The `player_play_df` contains player-level metadata for each snap in the dataset, including:
- Individual player statistics (e.g., rushing yards, passing yards, sacks)
- Player identifiers
- Defensive actions (e.g., forced fumbles, interceptions, quarterback hits)
- Blocking and matchup information

For our project, we are primarily interested in attributes that could influence a defender's likelihood of blitzing or getting involved in pressure plays.
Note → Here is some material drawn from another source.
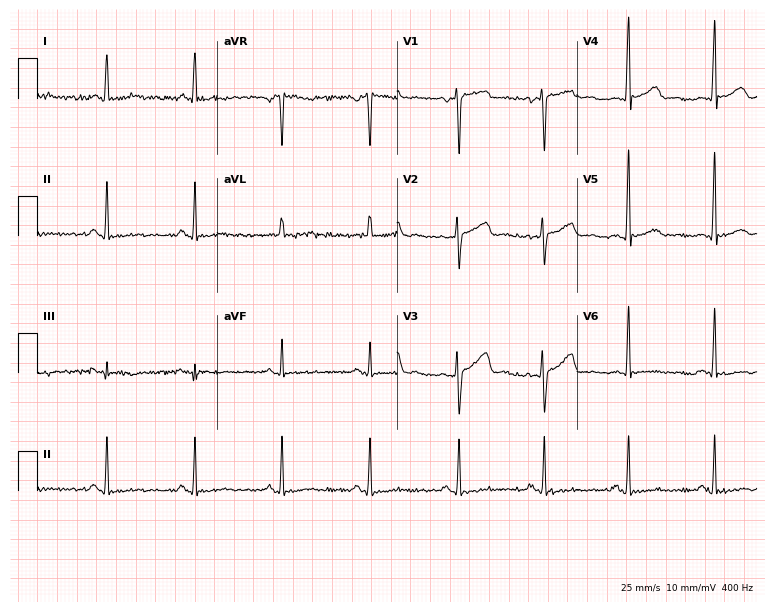
Electrocardiogram (7.3-second recording at 400 Hz), a female patient, 45 years old. Of the six screened findings (first-degree AV block, right bundle branch block, left bundle branch block, sinus bradycardia, atrial fibrillation, sinus tachycardia), none is recorded.
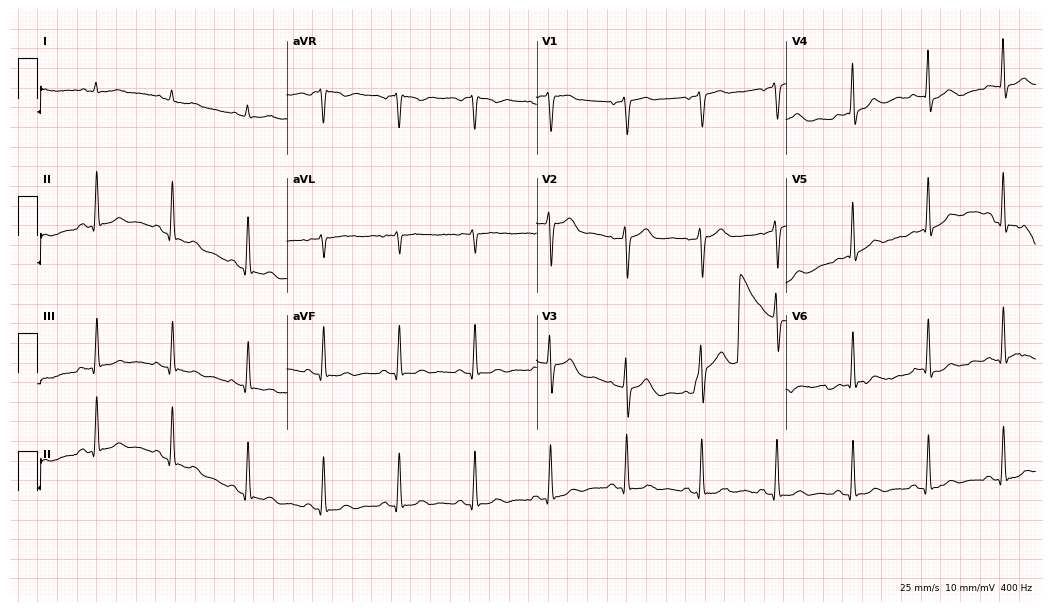
Standard 12-lead ECG recorded from a 68-year-old male patient (10.2-second recording at 400 Hz). Read as a normal ECG.

Therefore, we clean `player_play_df` by:
- Converting `nflId` to a consistent string format to facilitate reliable merging across datasets
- Selecting a subset of columns related to player activity and defensive pressure that could be useful for future modeling
- Dropping unrelated or outcome-based features tied to post-snap play results, since they would not be observable before the snap

These steps prepare `player_play_df` for integration into our wider dataset, while ensuring that only pre-snap or contextually relevant features are retained.

In [14]:
# set nflId as string
player_play_df['nflId'] = player_play_df['nflId'].astype(str)

In [15]:
# select relevant play cols
player_play_df = player_play_df[['gameId', 'playId', 'nflId', 'teamAbbr', 'hadRushAttempt',
                                    'rushingYards', 'hadDropback', 'passingYards',
                                    'hadPassReception', 'receivingYards',
                                    'fumbles', 'forcedFumbleAsDefense',
                                    'quarterbackHit',
                                    'sackYardsAsDefense', 'soloTackle',
                                    'tackleForALoss', 'tackleForALossYardage', 'hadInterception',
                                    'interceptionYards', 'fumbleRecoveries',
                                    'penaltyYards', 'penaltyNames', 'wasInitialPassRusher',
                                    'causedPressure', 'timeToPressureAsPassRusher',
                                    'getOffTimeAsPassRusher', 'shiftSinceLineset',
                                    'motionSinceLineset',
                                    'blockedPlayerNFLId1', 'blockedPlayerNFLId2', 'blockedPlayerNFLId3',
                                    'pressureAllowedAsBlocker', 'timeToPressureAllowedAsBlocker']]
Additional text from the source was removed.